Love how you say you thought you knew all about it until you became a mother yourself. I had ALL the answers until it was MY child and his unique needs. Then I had it all figured out and along comes #2, with HIS unique needs. It is something new each and every day!
I love being a Mother. Its by far the accomplishment and gift that I'm the most grateful for. All my life I dreamed of having a little girl and I thought there was no way I would be so lucky as to get what I wished for. But I did!!! And she is amazing. I'm literally enthralled with her every move. There is nothing she does (even screaming in soprano range at the top of her lungs because I gave her milk in the wrong way) that makes me any less mesmerized by her. I can not even explain what it means to me to be her mom. There have been a couple of other people that I have been entrusted to care for in my life that I have just been floored that I got to be the one God put in their lives. I feel almost unworthy sometimes. So I figure God must have a big plan for my growth if I'm entrusted with such special people.

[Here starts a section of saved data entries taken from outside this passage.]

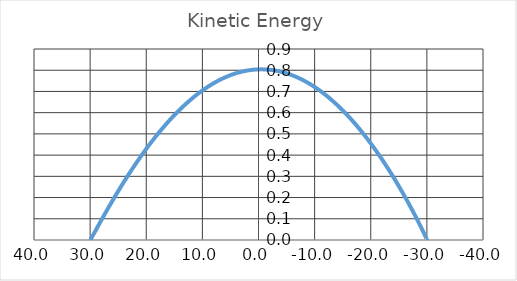
| Category | Series 0 |
|---|---|
| 30.000000000000007 | 0 |
| 29.969251271688933 | 0.001 |
| 29.907782401459603 | 0.003 |
| 29.815650562036044 | 0.007 |
| 29.692941512104007 | 0.013 |
| 29.539769595142385 | 0.02 |
| 29.35627773672376 | 0.029 |
| 29.142637439316722 | 0.039 |
| 28.899048773394565 | 0.051 |
| 28.625740363436094 | 0.064 |
| 28.322969367196393 | 0.078 |
| 27.99102144643041 | 0.094 |
| 27.630210727071546 | 0.111 |
| 27.240879746703506 | 0.129 |
| 26.823399387017524 | 0.148 |
| 26.378168788820858 | 0.169 |
| 25.905615247057472 | 0.19 |
| 25.406194083219766 | 0.212 |
| 24.88038849247254 | 0.235 |
| 24.328709362777982 | 0.259 |
| 23.751695063305238 | 0.283 |
| 23.14991119943004 | 0.308 |
| 22.52395033168065 | 0.334 |
| 21.874431656065944 | 0.359 |
| 21.202000643330283 | 0.385 |
| 20.507328634818098 | 0.411 |
| 19.791112392798354 | 0.437 |
| 19.054073603294707 | 0.463 |
| 18.296958329690703 | 0.488 |
| 17.520536415628868 | 0.513 |
| 16.725600835997156 | 0.538 |
| 15.91296699509357 | 0.562 |
| 15.083471971377783 | 0.586 |
| 14.237973708554568 | 0.609 |
| 13.377350153085015 | 0.631 |
| 12.50249833858459 | 0.652 |
| 11.61433341793859 | 0.672 |
| 10.713787644341881 | 0.69 |
| 9.801809302846978 | 0.708 |
| 8.879361594378679 | 0.724 |
| 7.947421474540327 | 0.739 |
| 7.006978449892392 | 0.753 |
| 6.059033334724281 | 0.765 |
| 5.104596971661064 | 0.776 |
| 4.144688919744449 | 0.785 |
| 3.1803361138980506 | 0.792 |
| 2.2125714999276704 | 0.797 |
| 1.2424326494146973 | 0.801 |
| 0.2709603590324336 | 0.804 |
| -0.7008027610511226 | 0.804 |
| -1.6718137049264628 | 0.803 |
| -2.641030490040946 | 0.8 |
| -3.6074135728199597 | 0.795 |
| -4.569927256018527 | 0.789 |
| -5.527541083082401 | 0.781 |
| -6.479231214909474 | 0.771 |
| -7.423981784553087 | 0.76 |
| -8.360786225596593 | 0.747 |
| -9.288648570151029 | 0.733 |
| -10.206584712682039 | 0.717 |
| -11.113623636155326 | 0.7 |
| -12.008808597298136 | 0.682 |
| -12.891198268104315 | 0.663 |
| -13.759867831057786 | 0.642 |
| -14.61391002591059 | 0.621 |
| -15.452436146222105 | 0.599 |
| -16.27457698424211 | 0.575 |
| -17.07948372309761 | 0.552 |
| -17.86632877561805 | 0.527 |
| -18.634306569501682 | 0.502 |
| -19.382634278884158 | 0.477 |
| -20.110552502715205 | 0.451 |
| -20.81732589067758 | 0.425 |
| -21.502243717691794 | 0.399 |
| -22.164620408337452 | 0.374 |
| -22.80379601278597 | 0.348 |
| -23.419136636077525 | 0.322 |
| -24.01003482278639 | 0.297 |
| -24.575909899302115 | 0.273 |
| -25.116208276108264 | 0.249 |
| -25.630403712565972 | 0.225 |
| -26.117997546805217 | 0.202 |
| -26.578518893393525 | 0.181 |
| -27.011524811489895 | 0.16 |
| -27.41660044620133 | 0.14 |
| -27.793359145842167 | 0.121 |
| -28.141442557752523 | 0.103 |
| -28.460520705263658 | 0.087 |
| -28.750292048305603 | 0.071 |
| -29.010483530037867 | 0.058 |
| -29.240850611748822 | 0.045 |
| -29.44117729811511 | 0.034 |
| -29.611276154740843 | 0.025 |
| -29.750988319709226 | 0.017 |
| -29.86018351067827 | 0.01 |
| -29.938760028839216 | 0.005 |
| -29.9866447608333 | 0.002 |
| -30.003793179490756 | 0 |
| -29.990189344017967 | 0 |
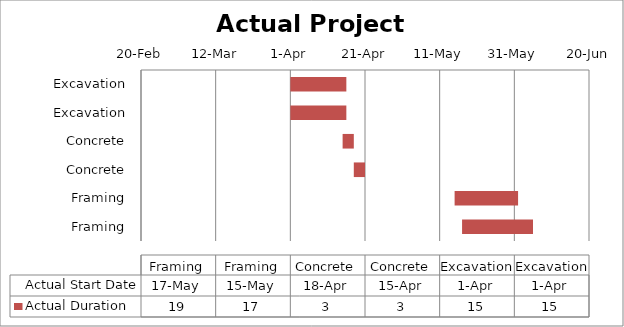
| Category | Actual Start Date | Actual Duration |
|---|---|---|
| Excavation | 2014-04-01 | 15 |
| Excavation | 2014-04-01 | 15 |
| Concrete | 2014-04-15 | 3 |
| Concrete | 2014-04-18 | 3 |
| Framing | 2014-05-15 | 17 |
| Framing | 2014-05-17 | 19 |
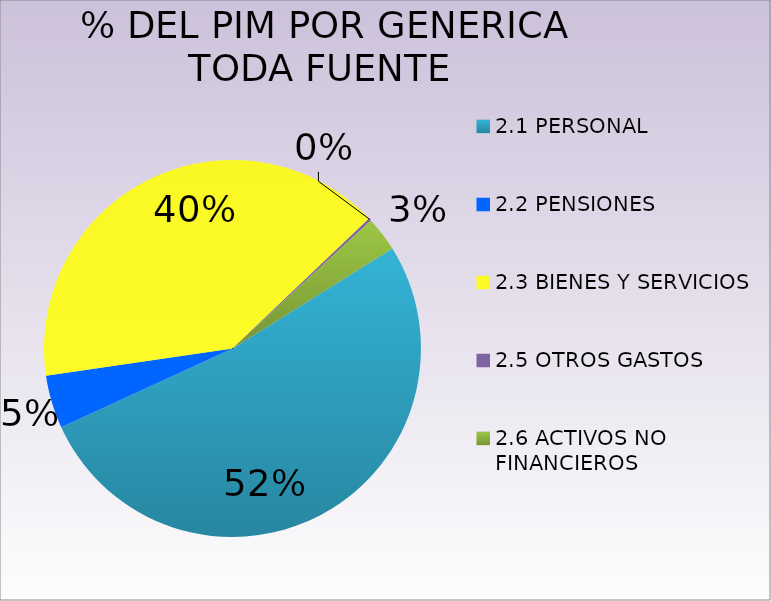
| Category | Series 0 |
|---|---|
| 2.1 PERSONAL | 26927333 |
| 2.2 PENSIONES | 2356422 |
| 2.3 BIENES Y SERVICIOS | 20811751 |
| 2.5 OTROS GASTOS  | 113222 |
| 2.6 ACTIVOS NO FINANCIEROS  | 1550406 |

I wrote in one of my recent posts about my journey to motherhood. And how, when you are literally "gifted" your children through adoption the phrase "children are a gift from God" takes on a whole new meaning! The love is sweeter because of the painful road we took to get to them and I wouldn't trade that journey for anything in the world!
Vanessa
http://southerninmyheart.blogspot.com
I absolutely love being a mom and feel extremely blessed to be able to stay home with them...time is so precious. It's hard for me to believe that my daughter is 12 and could possibly be gone in 6 years...it hard to imagine not having your kids live with you! I often go back and look at their baby books to recall all the memories of when they were babies/toddlers...a blur of a few years! She is such a joy...with a bold love for Jesus that even ministers to me at times! She's quirky at times (and it's funny Amy, because my husband "gets" her quirkiness too...they have this saying "I get you") At this moment, I do feel that the emotional aspect of parenting is alot more tiring than when they were little. It seeems that was much more physically exhausting! But...wouldn't trade it for anything. I am intentionally trying to take in every moment...good and bad because time doesn't stand still! Thanks for a beautiful post!
I don't know, girlie, I think that purdy girl looks an awful lot like her momma too! My middle child (Nathan) got none of my DNA. My husband hogged it all. I know he's mine because I carried him. Otherwise, I might've wondered. :-) He's nothing like me, yet somehow he ended up a momma's boy. You just never know what you're gonna get, do you?
Oh girl...I could sure talk to you. I don't know the greater mystery: my kids or myself. I love my babies something fierce. I am serious about being their mama and I want to do it well. But on any given day I am in tears asking God why he gave such precious kids to such an ill-suited mama. I think it's the being needed part. I'm just no good at it. Being a mama is the best, hardest thing in my life...the thing that keeps me desperate, daily, for the work of the Spirit.
Oh I thought I'd ace motherhood, that it would all come so easily because I always loved children, but to actually MOTHER someone through all the tides of their life is the most difficult and amazing role I will ever have. Thank you for sharing such a heart-felt post about your own experience.
Oh How I understand this post.... motherhood it's a complicated road. my oldest daughter is a splitting image and personality of her father too..... i turn to him when i'm completely confused. their humor is identical too.